Among the entries below, find the line with "Campione del tipo" and the line with "Pósito de Campo". Return exactly those lines and every line between them, but no pictures.

─── SUPPLIED RECORDS ───

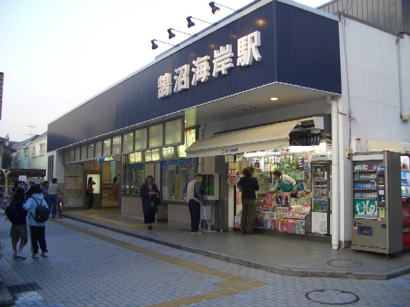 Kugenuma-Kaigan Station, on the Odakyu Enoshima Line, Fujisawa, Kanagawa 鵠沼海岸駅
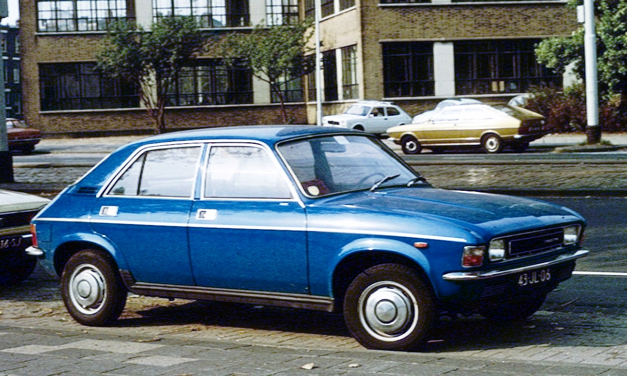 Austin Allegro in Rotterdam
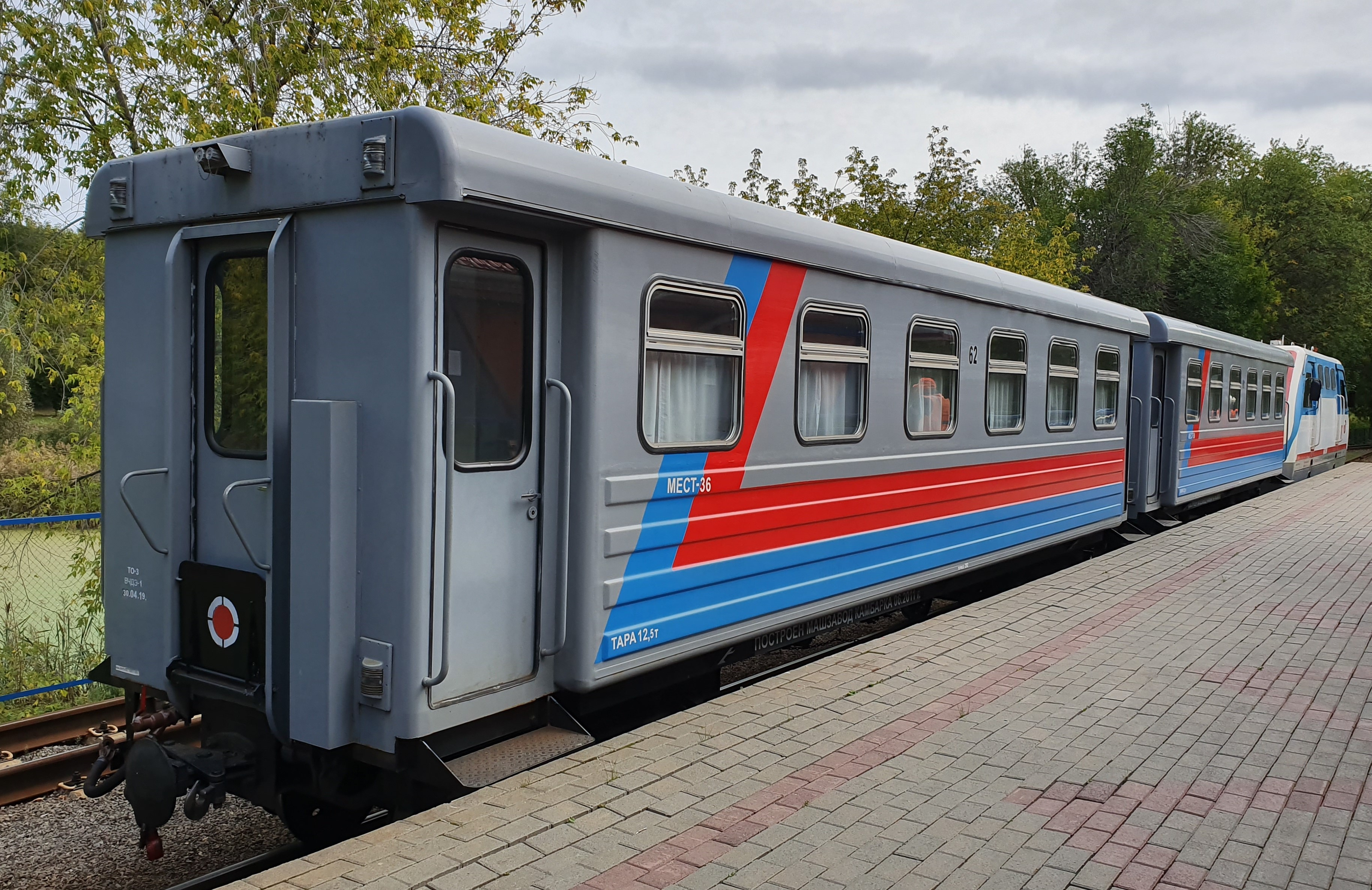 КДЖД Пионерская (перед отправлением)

───
─── SUPPLIED RECORDS ───

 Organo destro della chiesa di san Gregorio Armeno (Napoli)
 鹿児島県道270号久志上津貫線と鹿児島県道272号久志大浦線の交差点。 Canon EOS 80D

───
─── SUPPLIED RECORDS ───

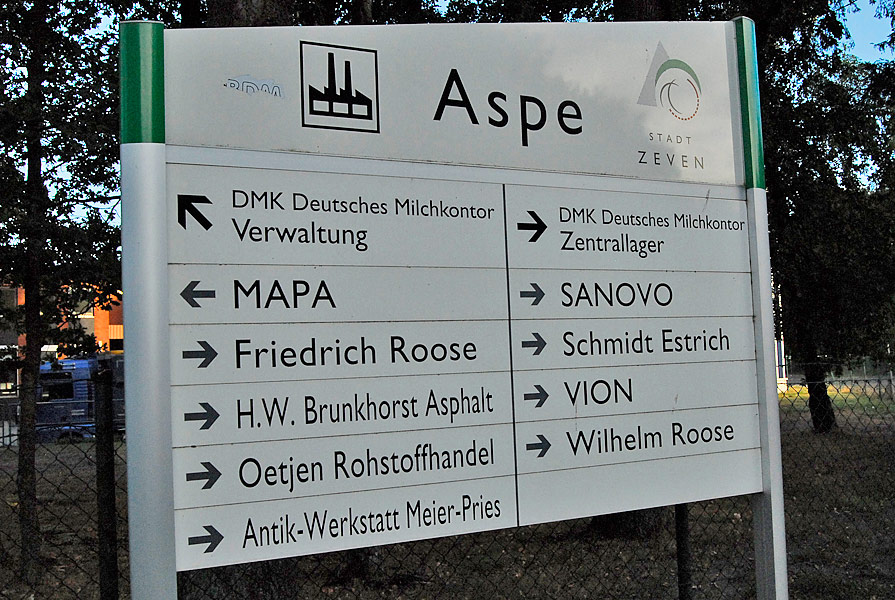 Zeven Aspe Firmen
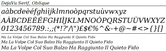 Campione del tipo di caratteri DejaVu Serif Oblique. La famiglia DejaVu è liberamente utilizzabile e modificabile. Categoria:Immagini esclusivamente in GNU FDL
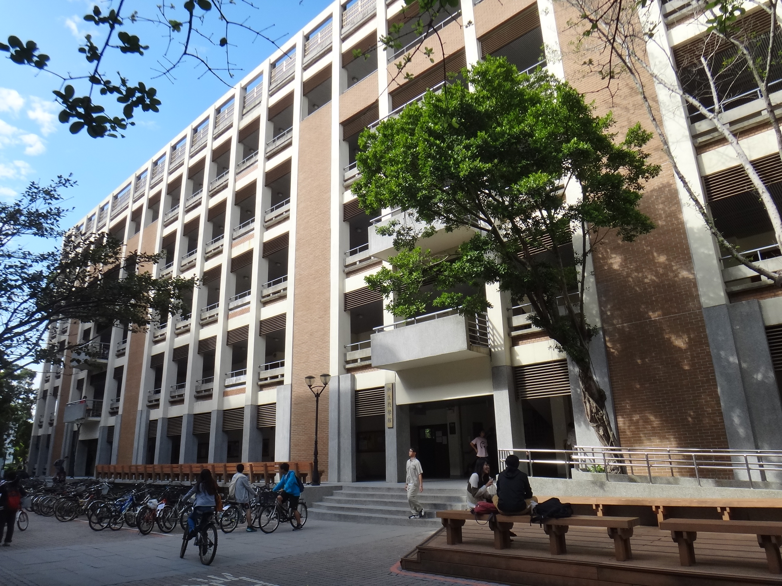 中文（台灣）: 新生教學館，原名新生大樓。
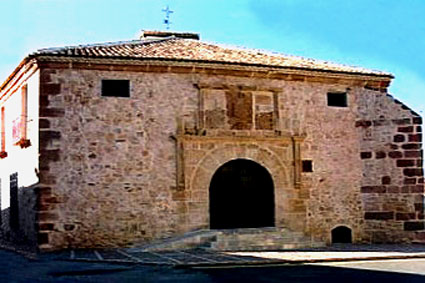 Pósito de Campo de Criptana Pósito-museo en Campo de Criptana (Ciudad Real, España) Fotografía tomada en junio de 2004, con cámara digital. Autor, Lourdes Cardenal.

───

WORKED SOLUTION –
 Campione del tipo di caratteri DejaVu Serif Oblique. La famiglia DejaVu è liberamente utilizzabile e modificabile. Categoria:Immagini esclusivamente in GNU FDL
 中文（台灣）: 新生教學館，原名新生大樓。
 Pósito de Campo de Criptana Pósito-museo en Campo de Criptana (Ciudad Real, España) Fotografía tomada en junio de 2004, con cámara digital. Autor, Lourdes Cardenal.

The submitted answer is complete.